Today is Norah's birthday. I was going to write a sweet post about my beautiful daughter, but I just don't have it in me today. I am depleted at the moment. The past few days have been tough and this morning just about did me in.
One of the downsides of having four young children so close together is that you often have to take four young children with you every where you go; such was the case this morning.
I've had so many obligations, church matters, meetings, and stresses that I forgot that Norah would probably want to open a present or two on her actual birthday and not just on the day of her party. So thus starts our drama.

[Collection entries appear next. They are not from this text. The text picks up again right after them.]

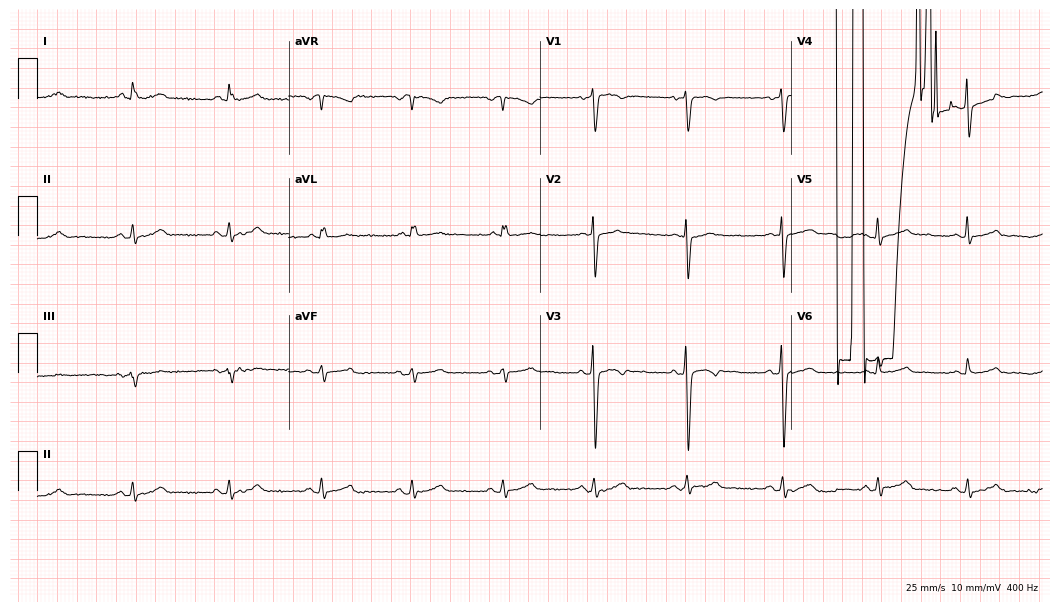
ECG (10.2-second recording at 400 Hz) — a 47-year-old male. Screened for six findings — first-degree AV block, right bundle branch block (RBBB), left bundle branch block (LBBB), sinus bradycardia, atrial fibrillation (AF), sinus tachycardia — none is recorded.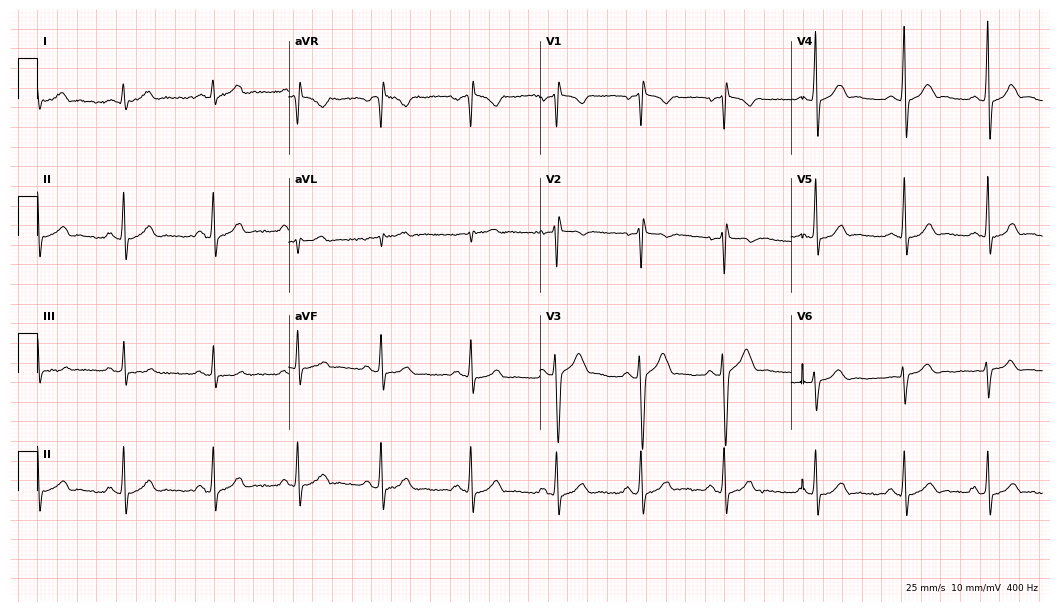
Standard 12-lead ECG recorded from a male patient, 23 years old. None of these six findings is recorded: first-degree AV block, right bundle branch block (RBBB), left bundle branch block (LBBB), sinus bradycardia, atrial fibrillation (AF), sinus tachycardia.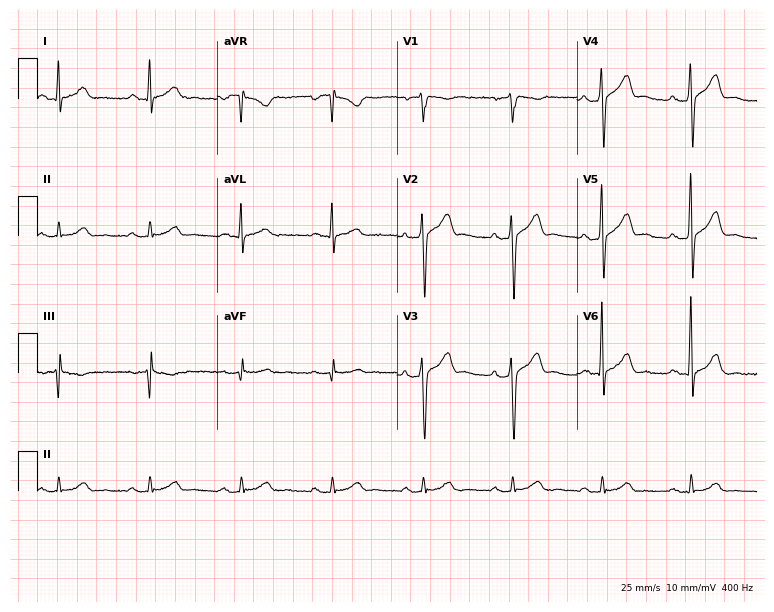
Resting 12-lead electrocardiogram (7.3-second recording at 400 Hz). Patient: a 53-year-old man. Read as a normal ECG.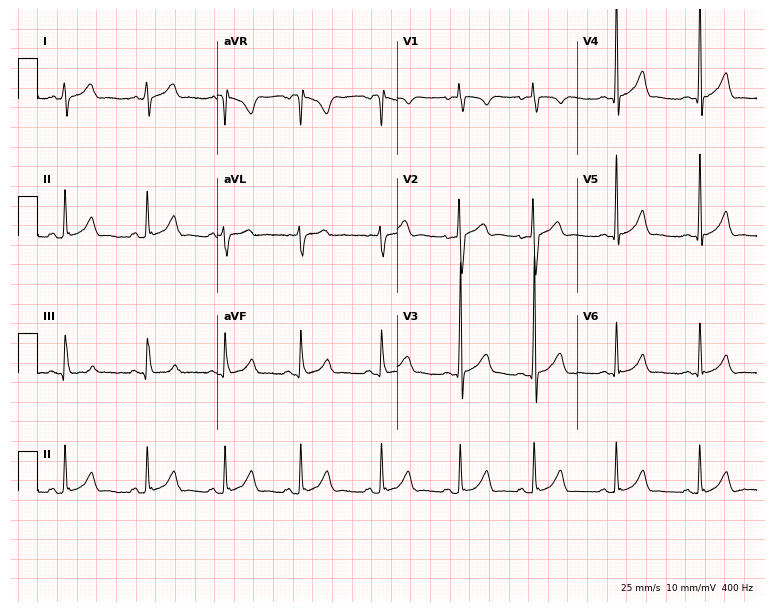
Resting 12-lead electrocardiogram. Patient: a 17-year-old man. Read as a normal ECG.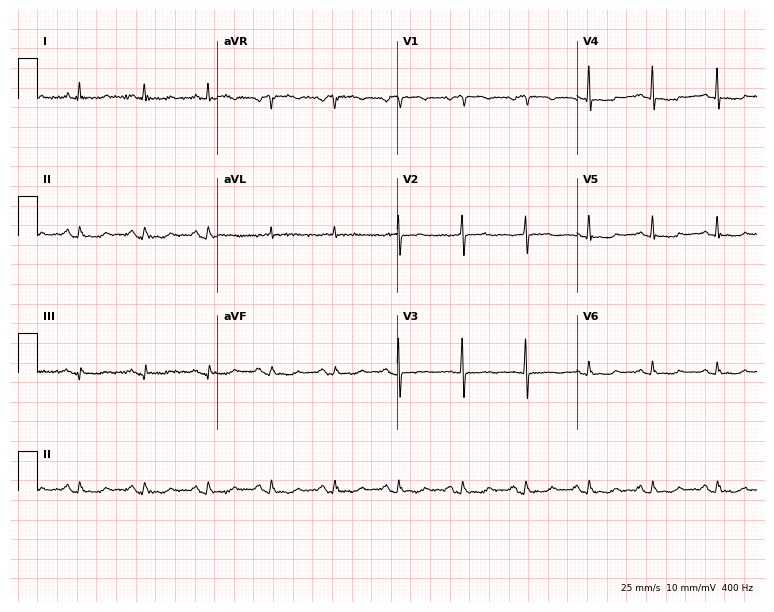
Standard 12-lead ECG recorded from a female, 71 years old. Read as a normal ECG.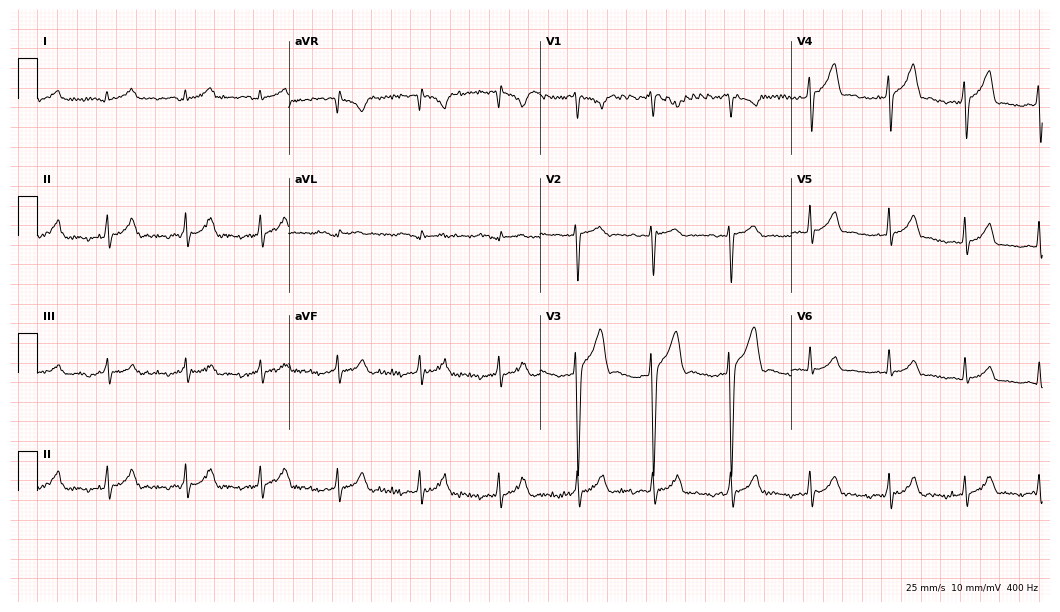
12-lead ECG (10.2-second recording at 400 Hz) from a 19-year-old man. Screened for six findings — first-degree AV block, right bundle branch block (RBBB), left bundle branch block (LBBB), sinus bradycardia, atrial fibrillation (AF), sinus tachycardia — none is recorded. Other findings, if any, are not listed.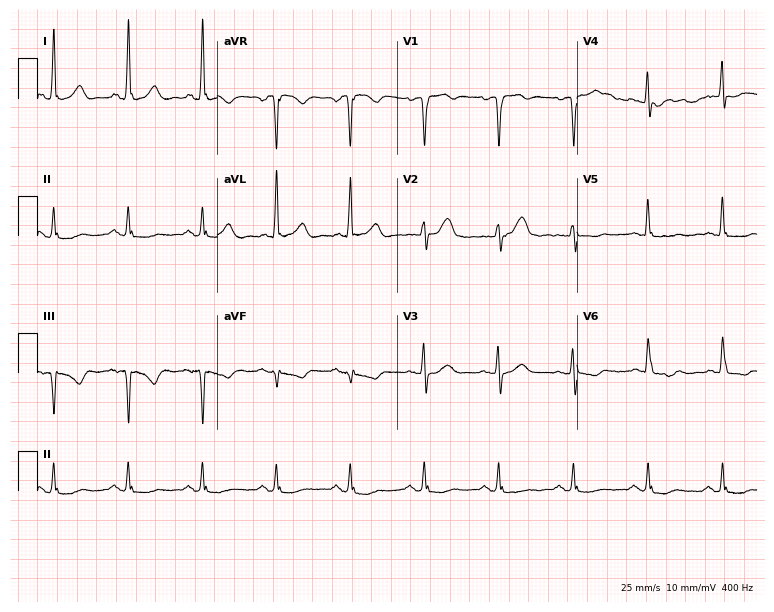
Resting 12-lead electrocardiogram. Patient: a 75-year-old male. None of these six findings is recorded: first-degree AV block, right bundle branch block (RBBB), left bundle branch block (LBBB), sinus bradycardia, atrial fibrillation (AF), sinus tachycardia. Only these six findings were labelled.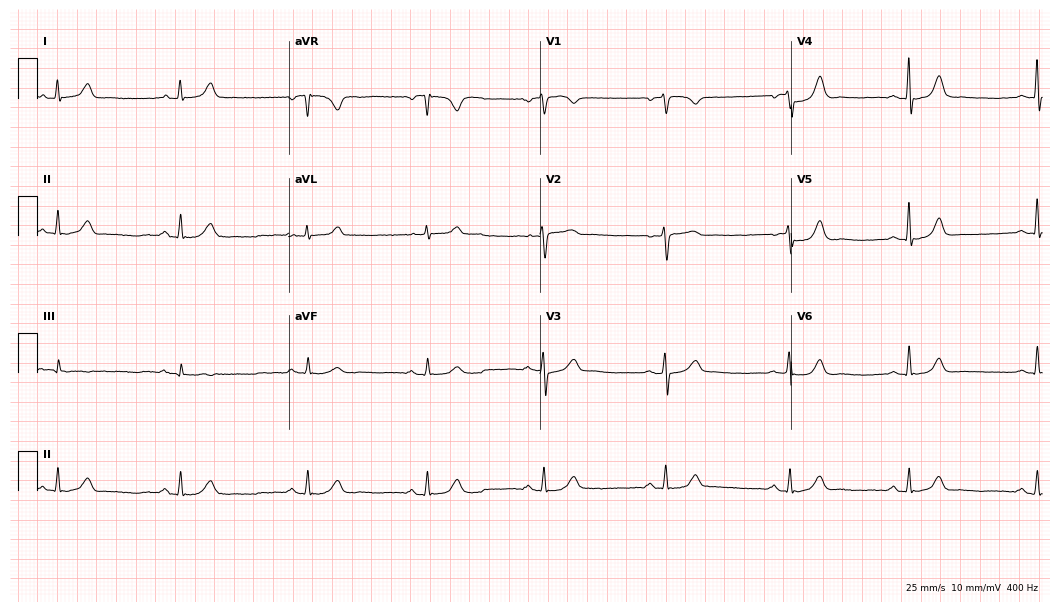
12-lead ECG from a female, 53 years old. Recorded interpretation: within normal limits.

The stage was set for tragedy at Bangerter Crossing this morning. As we entered the store Norah began rehearsing lines for what is sure to be the next made for television drama; complete with fainting, squeals,and mayhem. Lulu disarmed every plastic bag dispenser of its twisty ties and then threw them in a twist tie parade up and down the artisan bread and produce aisles. Grocery shopping is Abram's stimulus to break out in what can only be compared to rabies (I am sorry to say that this is not an exaggeration). The minute he enters the store he begins to scream and flail. All discerning and unbelieving eyes were fixed on me today as Abram shrieked uncontrollably as I made my way around the store.
He wouldn't get in the cart.
He wouldn't get out of the cart.
He held on to the cart with one hand and constantly threw himself on the floor. I am sure to the other store patrons he appeared to be in some sort of phase of torture, and unable to free himself from the grasp of a mad woman with frizzy hair and a horrified grimace.
As I tried to make my way out of the store, we were caught shop lifting basil and a fruit roll up. Apparently, someone had stuffed them in the flower holder part of the cart. Not only am I now known as a child abuser at Harmons but I am also a thief.
This may sound funny, but it's not.
To compound it all, I am exhausted. My husband has been out of town, I've had very little sleep, and I have met up with a particular part of my calling that I don't really care for. I know it is necessary, but I don't like it. Having to confront people (with as much love as possible) about their service, is hard.
And, I miss my friends in the 3rd ward. I know how to make new friends, it's just difficult right now. Being in YW takes me away from the adults and by the time an enrichment activity comes around I've already been out so many evenings that week, I'm just too tired and too guilty to go. So, I'm a little bit lonely as well. I sure miss you girls.
And, I just ruined the cake I made for Norah. So it just goes to show you what feeling sorry for yourself attracts.